Decomposition of Cyclic Groups

Theorem

Given two cyclic groups \(C_m\) and \(C_n\) of order \(m\) and \(n\) respectively, if \(\mathrm{gcd}(m, n) = 1\) then

\[ C_m \otimes C_n \cong C_{mn}.\]

Proof

We will prove that \(C_m \otimes C_n\) is cyclic by showing that for generator \(g_m\) of \(C_m\) and \(g_n\) of \(C_n\)

\[ (g_m, g_n)\]

is a generator of \(C_m \otimes C_n\) of order \(mn\).

First note that

\[ (g_m, g_n)^{k} = (g_m^{k}, g_n^{k}).\]

and hence we end up with the identity if \(m \mid k\) and \(n \mid k\).

The smallest possible value which is a multiple of both \(m\) and \(n\) is their lowest common multiple by definition. However, since \(\mathrm{gcd}(m, n) = 1\), we conclude by this result (\(\gcd(m, n) \cdot \mathrm{lcm}(m, n) = mn\)) that

\[ \mathrm{lcm}(m, n) = mn.\]

This then gives us that

\[ \phi : g^k \mapsto (g_m^k, g_n^k)\]

is the explicit isomorphism between these groups.

Corollary

If \(m\) and \(n\) are coprime integers positive integers, then:

\[ \mathbb{Z}_{mn} \cong \mathbb{Z}_m \oplus \mathbb{Z}_n\]

where \(\oplus\) gives the direct sum of groups.

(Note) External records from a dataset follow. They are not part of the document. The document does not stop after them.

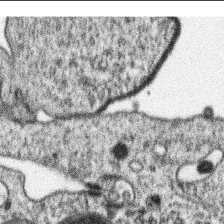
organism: Human
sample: HeLa cells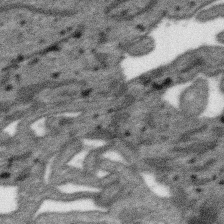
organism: Human
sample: Lung epithelial cells infected with SARS-CoV-2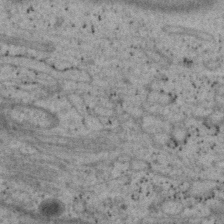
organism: Human
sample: HeLa cells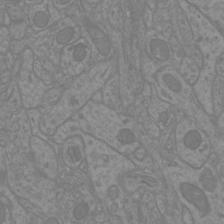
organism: Mouse
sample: Cortical neurons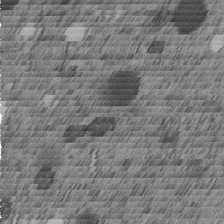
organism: C. elegans
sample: C. elegans embryo early stage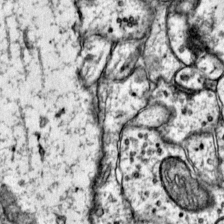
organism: Mouse
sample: Primary visual cortex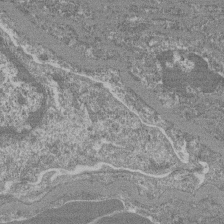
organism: Mouse
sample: Glomerulus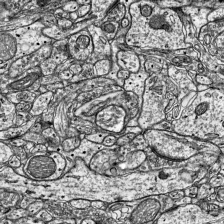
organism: Mouse
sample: Visual Cortex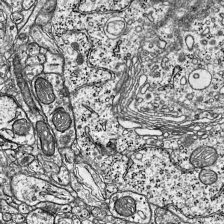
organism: Mouse
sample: Visual Cortex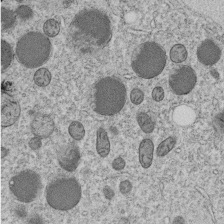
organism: C. elegans
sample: C. elegans embryo early stage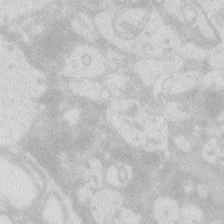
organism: Zebrafish
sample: Macrophage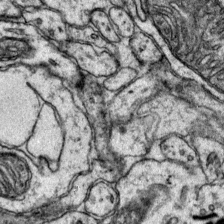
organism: Mouse
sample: Primary visual cortex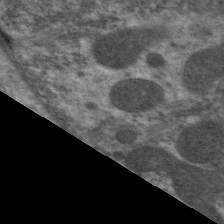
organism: C. elegans
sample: Pharynx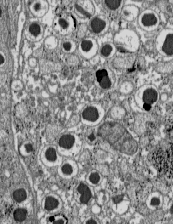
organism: C57BL Mouse
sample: Pancreatic islet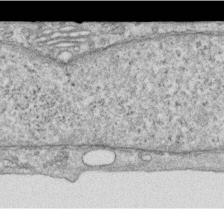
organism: Human
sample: Centriole in RPE cells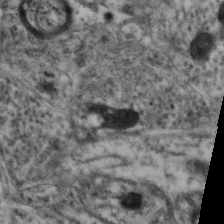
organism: Mouse
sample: Neocortex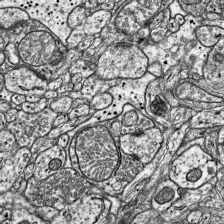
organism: Mouse
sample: Visual Cortex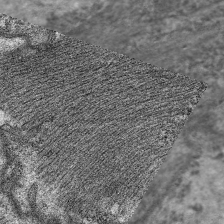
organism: C. elegans
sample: Pharynx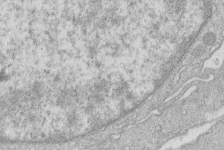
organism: Human
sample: Macrophage cells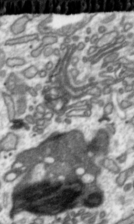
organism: Toxoplasma gondii
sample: Parasites in a vacuole inside a host cell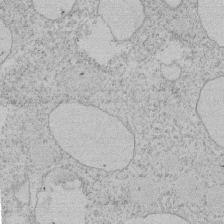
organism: Tetrahymena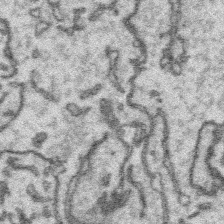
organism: Platynereis dumerilii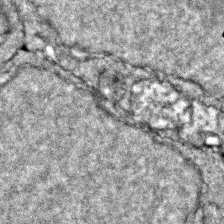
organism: Zebrafish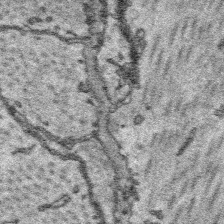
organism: Platynereis dumerilii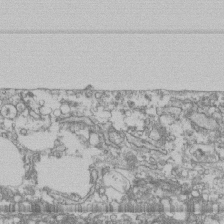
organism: Human
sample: Fibroblast cells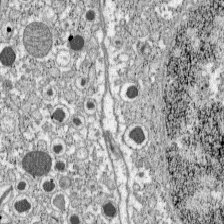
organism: C57BL Mouse
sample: Pancreatic islet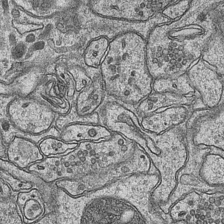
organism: Mouse
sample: CA1 Hippocampus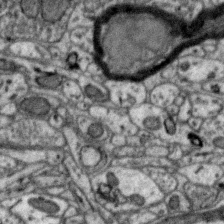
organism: Zebra finch
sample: Brain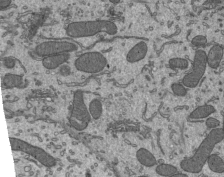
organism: Mouse
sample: Mouse epididymis efferent ductule cilia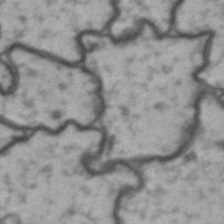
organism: Drosophila
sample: Brain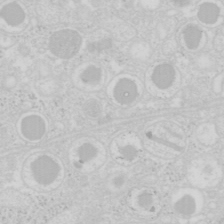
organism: Mouse
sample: Pancreas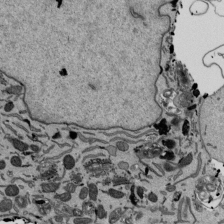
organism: Mouse
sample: ED-1 cell nuclei; centrioles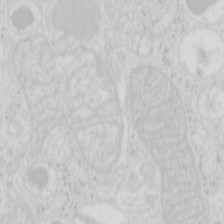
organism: Mouse
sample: Pancreas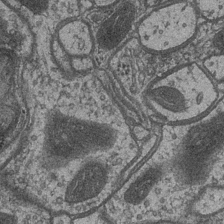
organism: Drosophila
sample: Optic medulla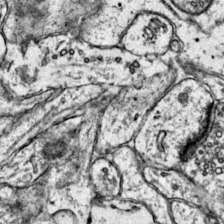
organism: Mouse
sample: Primary visual cortex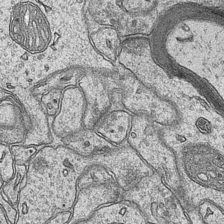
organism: Mouse
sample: CA1 Hippocampus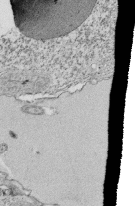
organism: Tetrahymena
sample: Cilia in tetrahymena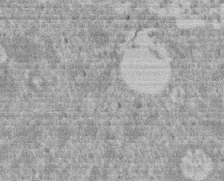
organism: Mouse
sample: Dividing mouse embryo 1 cell stage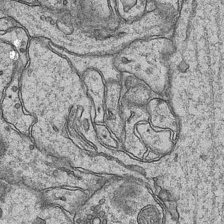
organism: Mouse
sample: CA1 Hippocampus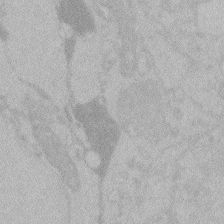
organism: Zebrafish
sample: Macrophage infected with Toxoplasma gondii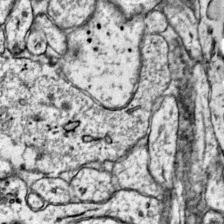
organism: Mouse
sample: Primary visual cortex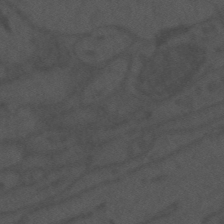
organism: Mouse
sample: Suprachiasmatic nucleus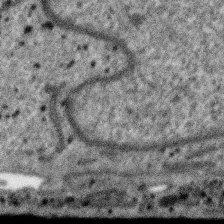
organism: Human
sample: Lung epithelial cells infected with SARS-CoV-2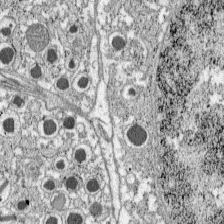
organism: C57BL Mouse
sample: Pancreatic islet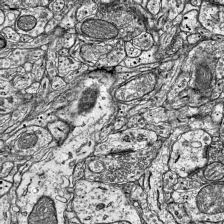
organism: Mouse
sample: Visual Cortex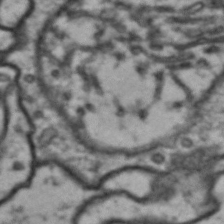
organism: Drosophila
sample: Brain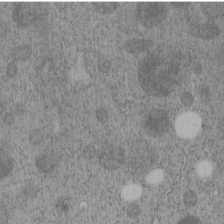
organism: C. elegans
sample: C. elegans embryo early stage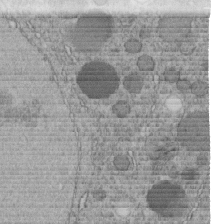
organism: C. elegans
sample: C. elegans embryo early stage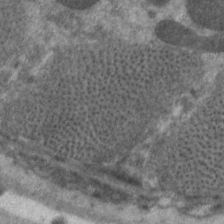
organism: C. elegans
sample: Pharynx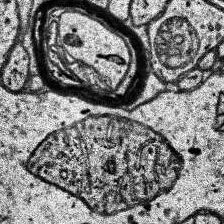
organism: Human
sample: Temporal Lobe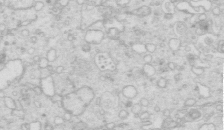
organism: Mouse
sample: Multiciliated cells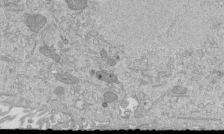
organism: Mouse
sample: ED-1 cell nuclei; centrioles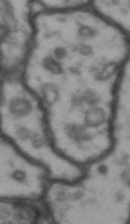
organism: Drosophila
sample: Brain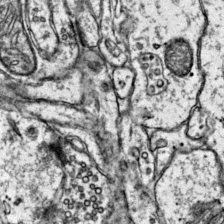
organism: Mouse
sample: Primary visual cortex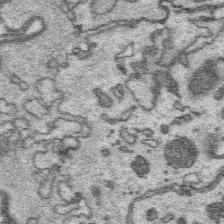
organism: Platynereis dumerilii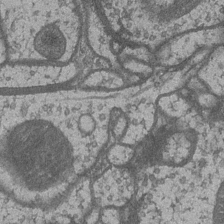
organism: Drosophila
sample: Optic medulla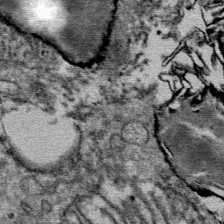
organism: Mouse
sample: Mouse Salivary gland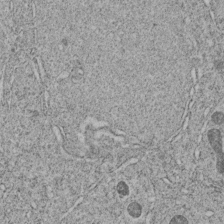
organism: C. elegans
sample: C. elegans embryo early stage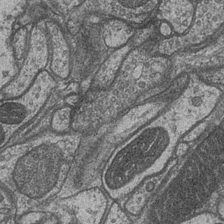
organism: Drosophila
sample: Optic medulla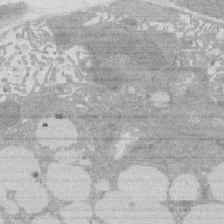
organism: Rat
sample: Salivary granule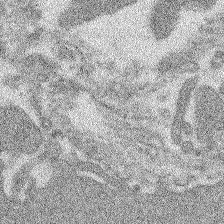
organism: Human
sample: HeLa cells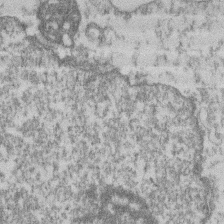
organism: Mouse
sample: T cell stromal cell synapse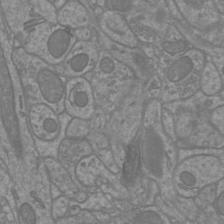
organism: Mouse
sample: Cortical neurons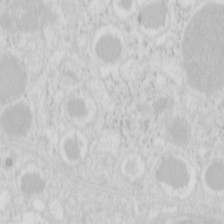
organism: Mouse
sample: Pancreas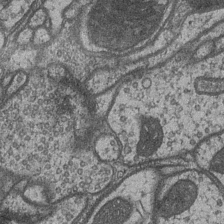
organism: Drosophila
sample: Optic medulla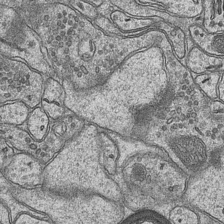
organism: Mouse
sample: CA1 Hippocampus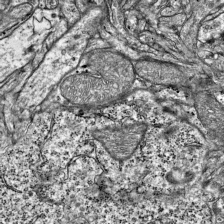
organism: Mouse
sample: Visual Cortex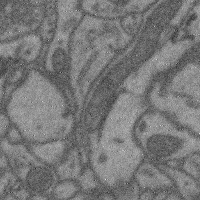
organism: Mouse
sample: Cerebral cortex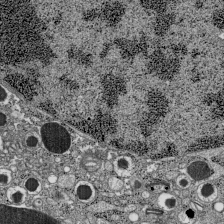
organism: C57BL Mouse
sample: Pancreatic islet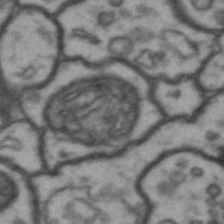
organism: Drosophila
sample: Brain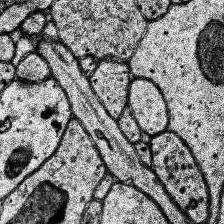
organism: Human
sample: Temporal Lobe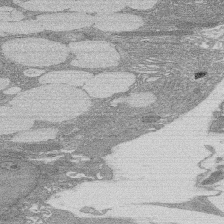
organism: Rat
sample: Salivary granule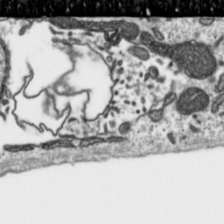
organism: Toxoplasma gondii
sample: Parasites in a vacuole inside a host cell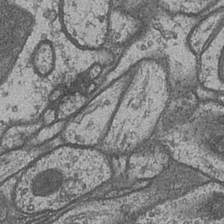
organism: Drosophila
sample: Optic medulla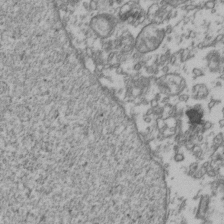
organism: Human
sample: Activated Jurkat CD4+ T cells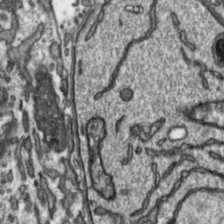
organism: Toxoplasma gondii
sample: Parasites in a vacuole inside a host cell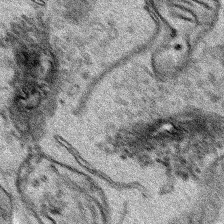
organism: Human
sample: Mitochondria in HCT116 cells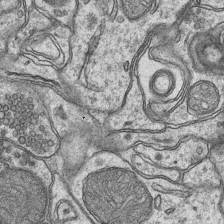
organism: Mouse
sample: CA1 Hippocampus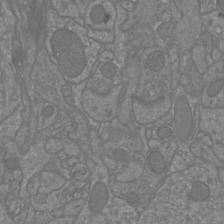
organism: Mouse
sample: Cortical neurons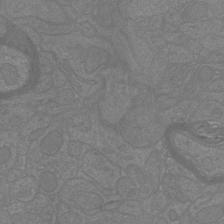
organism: Mouse
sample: Cortical neurons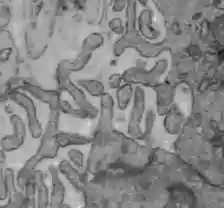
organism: C57BL Mouse
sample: Liver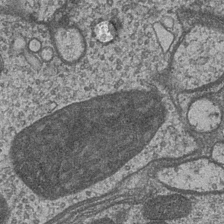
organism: Drosophila
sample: Optic medulla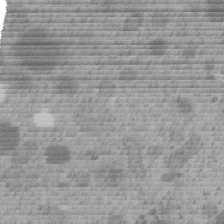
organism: C. elegans
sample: C. elegans embryo early stage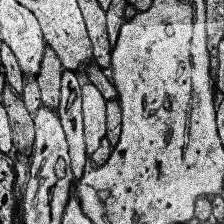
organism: Human
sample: Temporal Lobe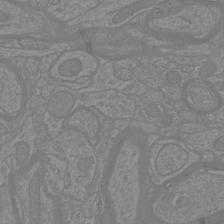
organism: Mouse
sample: Cortical neurons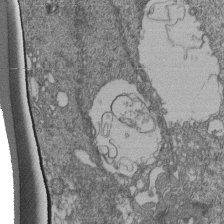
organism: Human
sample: Retinal organoid Rod and Cone cells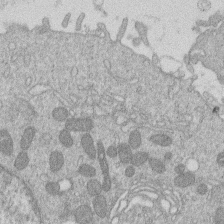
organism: Human
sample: Macrophage cells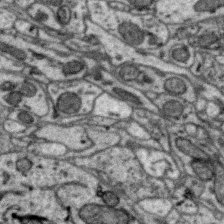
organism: Zebra finch
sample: Brain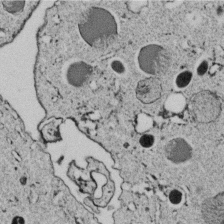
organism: C. elegans
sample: C. elegans embryo early stage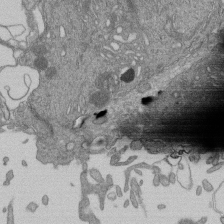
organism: Human
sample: Retinal organoid Rod and Cone cells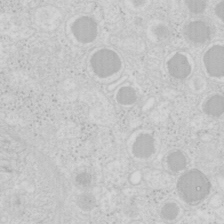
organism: Mouse
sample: Pancreas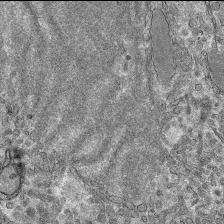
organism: Mouse
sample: Mouse hepatocytes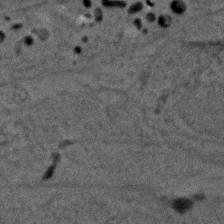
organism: Zebrafish
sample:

This result is also known as the chinese remainder theorem, and follows very easily from the fact that \(\mathbb{Z}_m\) is cyclic of order \(m\), generated by \(1\).

We can also get an explicit isomorphism by means of the group as direct product of subgroups, as shown below, however note that this isomorphism is different to the one given by the chinese remainder theorem, and thus is no replacement for the chinese remainder theorem algorithm.

Proof

The key idea in this alternate proof is identifying that for coprime \(m\) and \(n\), we can decompose

\[ \mathbb{Z}_{mn} \cong \langle \frac{mn}{m} \rangle \oplus \langle \frac{mn}{n} \rangle \cong \mathbb{Z}_n \oplus \mathbb{Z}_m.\]

This is very intuitive with an example:

\[\begin{align*} \mathbb{Z}_{15} \cong \langle 3 \rangle \oplus \langle 5 \rangle. \end{align*}\]

Note that \(\langle 3 \rangle = \{0, 3, 6, 9, 12\}\) and has \(5\) elements. This is isomorphic to \(\mathbb{Z}_5\) using the isomorphism

\[ a \mapsto 3a.\]

Similarly for \(\langle 5 \rangle\) and \(\mathbb{Z}_3\).

To prove this rigorously, we appeal to this corollary of the internal characterisation of products, and note that coprimality guarantees the trivial intersection (no multiple of \(a\) can be a multiple of \(b\) unless it is a multiple of \(ab\) for coprime \(a\) and \(b\)) while the way the groups are chosen means the product of their sizes is equal to the size of the main group.

Crucially though, the isomorphism given from this theorem is different to that of the chinese remainder theorem.

Specifically, if we have

\[ x \equiv 2 \pmod 3 \quad \text{and} \quad x \equiv 4 \pmod 5,\]

this corresponds with \(2 \times 5 = 10\) in \(\langle 5 \rangle\) and \(4 \times 3 = 12\) in \(\langle 3 \rangle\), however when we apply the isomorphism back to \(\mathbb{Z}_{15}\),

\[ \phi((12, 10)) = 22 \pmod 15 = 7,\]

we do not get the solution to the original equations. There is automorphism that maps these values back to the desired solutions.

Hence in this case while we have an explicit isomorphism, it's not a particularly useful one.